Essentially the entire Brazos River chain of lakes has been waiting three years to get restocked with striped bass and it has finally happened.
Though it may take a couple of years to get these fish to keeper size, it is a great move in the right direction.
Golden algae, as we have talked about on too many occasions, has killed the striped bass fishery on Granbury, Possum Kingdom and Lake Whitney. The deadly algae likes to show its ugly face in the winter and kills any gill-breathing animal caught in its bloom.
Hopefully this dreaded golden algae will stay at bay and allow our newly stocked fish to thrive.
The Brazos River system added striped bass decades ago to help control the population of bait fish in our man-made lakes. Overpopulation of bait fish can affect all species of game fish and by controlling the bait population.
The striped bass actually help all these species flourish. Striped bass can consume large amounts of shad and can consume really large gizzard shad where most species cannot.
Striped bass do not normally spawn successfully in the Brazos. There has been a documented spawn on Lake Whitney in the past however the success of the spawn is not sufficient to maintain the population.
Striped bass have to be stocked periodically to maintain population in all three of the Brazos lakes. No striped bass stocking is required on Texoma.
Granbury was stocked this year with 400,000 striped bass fry and 66,462 striped bass fingerlings. The fingerlings have a much better chance of survival.
However, when they have an overage at the hatchery and no space to grow the fingerlings, they will put the smaller fry right into the lake. With the abundance of white bass in our lake, the fry will have a tough time surviving, but hopefully many will.
Whitney was stocked with 177,052 fingerlings and 614,994 fry. Possum Kingdom was stocked with 100,958 striped bass fingerlings and 944,540 fry. Don’t ask me how they count these fish to those exact numbers, but that is what is listed on the TPWD website.
If you remember the last two springs we did not get our annual stocking of striped bass, which makes it three years since our last stocking. Two years back the golden algae killed all the hatchery fish at Wichita Falls, and fires at Possum Kingdom killed the striped bass at that hatchery.
Last year the Texas Parks and Wildlife actually missed the spawn and were not able to get brood fish to harvest the eggs and silt. This “missed effort” was due to the warm winter before last summer where the striped bass spawned early and they were not able to get those brood fish they needed below Lake Livingston. Apparently that was the first time in over 30 years that the TPWD missed getting their brood striped bass.
The TPWD was not to miss this year for those lakes needing full-blooded striped bass. In fact, the TPWD stocked nearly six million striped bass this year in Buchanan, Buffalo Springs, Canyon, Livingston, Tawakoni, Travis and our three Brazos lakes mentioned above.
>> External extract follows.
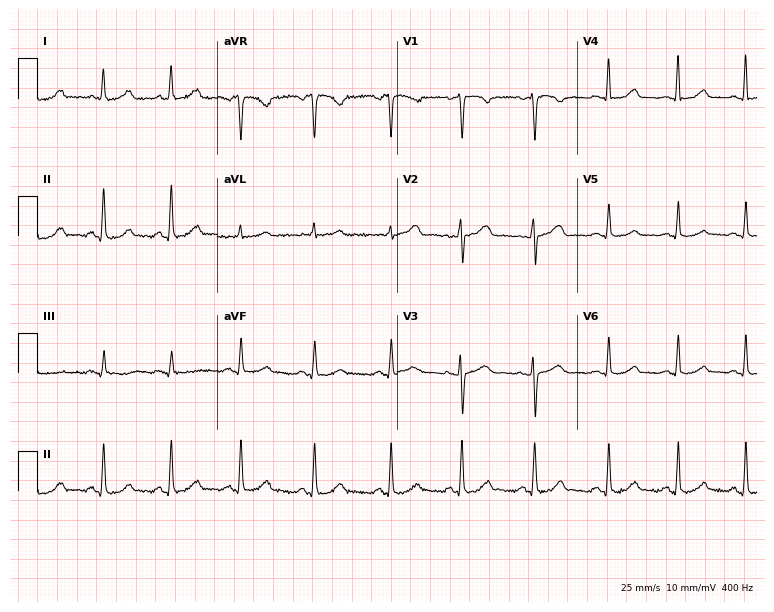
Resting 12-lead electrocardiogram (7.3-second recording at 400 Hz). Patient: a 40-year-old female. Read as a normal ECG.

It is really good news that the TPWD is committed to restoring the striped bass fishery in the Brazos. Now if we could get some needed run-off to fill the lake! See you on the water.
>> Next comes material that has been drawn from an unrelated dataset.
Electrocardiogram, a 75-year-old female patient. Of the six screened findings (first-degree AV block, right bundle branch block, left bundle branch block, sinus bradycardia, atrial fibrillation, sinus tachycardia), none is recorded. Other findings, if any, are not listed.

HOOD COUNTY FISHING REPORT
Granbury water temperatures are around the 83-to-84-degree range on the main lake and continue to rise. Water levels continue to fall to below 7 feet low. Access is still available at Rough Creek Park and at the Hilton.
I have not heard if they are to open the launch at the dam (they have poured new concrete ramps, however they have been closed for a while).
Granbury fishing for sand bass is excellent. Limits of fish are easily taken at several areas of the lake on slabs. Stripers are slow. However, there a few to catch as I caught a 20-inch striper mixed in with the sand bass this past Sunday. Black bass anglers continue to catch good fish to 6 pounds on Granbury on soft plastics.
Squaw Creek action has slowed some for catfish and black bass. However, a few anglers are finding the black bass schooled up near deep pockets where shad are holding. Deep-diving crank baits and soft plastics rigged Texas style are producing the best on Squaw Creek. Tilapias continue to be caught using cast nets near the launch/dock.
Benbrook hybrid action is good on live shad and slabs fished in 15 to 25 feet of water. Bridgeport and Proctor have similar reports on flutter spoons and live shad.